Post Session: Quick Review

23 Sep 2015 Evaluate

The Indian markets witnessed a smart bounce back on Wednesday, supported by short covering, a day ahead of the F&O series expiry.  Expectations of a rate cut from the Reserve Bank of India also spurred some buying in the markets, while traders got some support with Finance Minister Arun Jaitley’s statement that we have learnt to live in the era of turmoils and the government is focusing on strengthening the country's real economy and harnessing its true growth potential of 8-9 per cent. Earlier, the start of the trade was on a somber note tailing the weak global cues with the markets dragging feet on global growth concern after weak economic data from China. Also, there was some concern with the Thomson Reuters/INSEAD Asian Business Sentiment Index report, stating that business optimism at Asia’s top companies dwindled in the third quarter to near a four-year low, with concern over China's economic health sending sentiment in Singapore to its lowest ever.

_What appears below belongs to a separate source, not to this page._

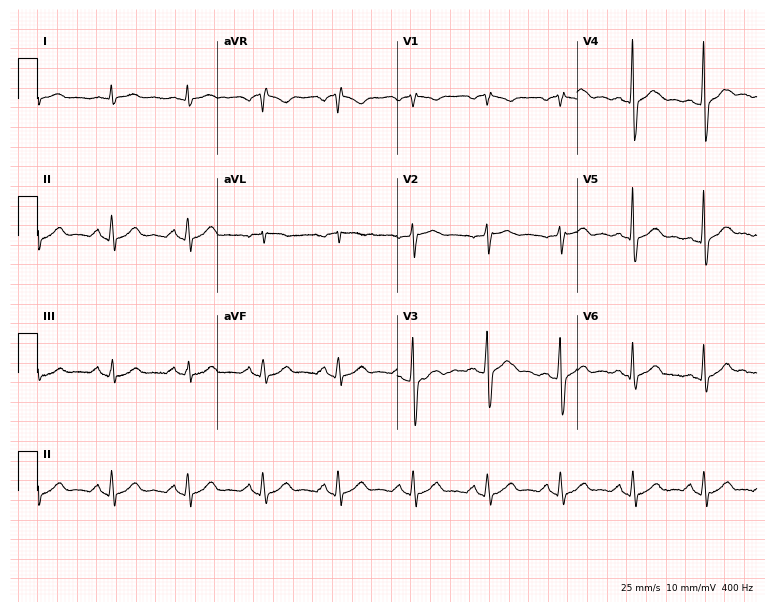
Standard 12-lead ECG recorded from a 67-year-old male. Read as a normal ECG.

Asian markets ended mostly in red and some of the indices suffered cuts of over two percent following an overnight heavy sell-off at US markets and as Chinese manufacturing gauge plunged. The preliminary Purchasing Managers’ Index from Caixin Media and Markit Economics was at 47.0 for September, the lowest level since March 2009. delivered further evidence that the slowdown cited by the Federal Reserve in its decision to hold rates still has further to run. The European markets however showed some sign of bounce back and major indices made a positive start, after the release of mixed manufacturing and service sector activity data from Germany and France. Germany's manufacturing purchasing managers' index fell to 52.5 in September from 53.3 the previous month, while France's manufacturing PMI ticked up to 50.4 this month from 48.3 in August.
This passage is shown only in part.